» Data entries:
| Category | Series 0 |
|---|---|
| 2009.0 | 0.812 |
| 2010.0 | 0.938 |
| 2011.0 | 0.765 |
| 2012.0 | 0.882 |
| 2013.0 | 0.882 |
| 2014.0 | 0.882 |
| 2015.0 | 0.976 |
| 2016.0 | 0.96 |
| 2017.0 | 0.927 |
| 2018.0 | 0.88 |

* * *

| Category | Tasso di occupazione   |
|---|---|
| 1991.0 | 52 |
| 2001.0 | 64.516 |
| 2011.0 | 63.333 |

» Task brief: Using the entries above, give back exactly the line containing "Category | Series 0 |", the line containing "2018.0 | 0.88 |", and every line between them, and nothing else.

» Reply:
| Category | Series 0 |
|---|---|
| 2009.0 | 0.812 |
| 2010.0 | 0.938 |
| 2011.0 | 0.765 |
| 2012.0 | 0.882 |
| 2013.0 | 0.882 |
| 2014.0 | 0.882 |
| 2015.0 | 0.976 |
| 2016.0 | 0.96 |
| 2017.0 | 0.927 |
| 2018.0 | 0.88 |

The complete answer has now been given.